4/ Les histoires de travailleurs sociaux

La race aryenne : Je reçois une dame qui vient demander une aide financière. Elle m’explique que c’est parce que son mari est en prison pour avoir poignardé un bougnoule et qu’elle a besoin d’argent. Elle m’explique qu’elle est déjà allée au CCAS mais que son mari ne veut pas qu’elle y retourne car l’assistante sociale est arabe. je lui demande ce que cela lui fait que je sois arabe moi aussi. Elle me répond que cela lui fait quelque chose car je suis arabe, que cela la gène parcequ’elle est pour la race aryenne, mais que bon elle a besoin d’argent et que je vais lui en donner. Alors je lui répond que cela tombe bien que cela la gène car moi j’ai pas envie de l’aider et qu’elle n’a qu’a se trouver une assistante sociale aryenne comme elle les aime.

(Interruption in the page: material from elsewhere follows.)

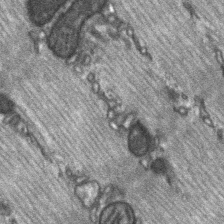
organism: C57BL Mouse
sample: Soleus

Il est pas tout seul : Je fais un relai avec une assistante sociale avant la fin de mon stage. Je lui présente la personne et ses compétences professionnelles et ce qu’on a déjà fait : une demande de RMI car ses papiers viennent tout juste d’être en règle . Ce monsieur se démène. Si on lui dit ce qu’il faut faire, il le fait toujours. Il rêve de créer une micro société dans le bâtiment et a les compétences pour cela. On lui propose une formation sur la gestion. Pendant tout le temps que je parle, l’assistante sociale se regarde les ongles et fait des mimiques. Pour la formation à la gestion, il faut 280 euros. Elle dit qu’elle ne pense pas que ce soit possible, qu’on verra… que ce n’est pas une petite somme, que ce monsieur n’est pas tout seul dans cette situation.

Les noirs : je suis au CMS dans le couloir. Une collègue sort de son bureau pour venir chercher un usager dans la salle d’attente et me croise : Qu’est ce qu’on a comme noirs aujourd’hui, tu trouves pas qu’on a beaucoup de noirs ? Qu’est ce qu’on a comme noirs !

5/ Les autres services :

Le policier : J’ai été cambriolée et je vais au commissariat pour déclarer. Le policier qui prend ma déposition sur son ordinateur me demande de venir à coté de lui pour regarder des photos de suspects. Je lui dis que je n’ai absolument rien vu car je n’étais pas là pendant mon cambriolage alors que je ne peux reconnaître personne. Il insiste et me dit de regarder quand même. Finalement je regarde. Il me montre des photos. Ce ne sont que des arabes, les autres photos de français, il les passe très vite et il veut absolument me faire dire que je connais celui là car il habite dans ma rue, ou celui-là. Finalement je me lève et refuse de continuer. Il me dit : dans ces conditions là, si vous ne voulez rien faire, je ne peux pas prendre votre plainte.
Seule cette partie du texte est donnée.